**Supplied data:**

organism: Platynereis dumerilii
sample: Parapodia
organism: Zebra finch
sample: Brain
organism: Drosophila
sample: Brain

---

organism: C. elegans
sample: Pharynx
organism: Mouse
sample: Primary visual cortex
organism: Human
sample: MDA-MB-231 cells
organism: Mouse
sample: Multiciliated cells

**Your instructions:** Extract from the records above the lines from the one containing "organism: C. elegans" to the one containing "sample: Multiciliated cells", both lines included, exactly as they appear and with nothing else.

**Solution for this exercise:**
organism: C. elegans
sample: Pharynx
organism: Mouse
sample: Primary visual cortex
organism: Human
sample: MDA-MB-231 cells
organism: Mouse
sample: Multiciliated cells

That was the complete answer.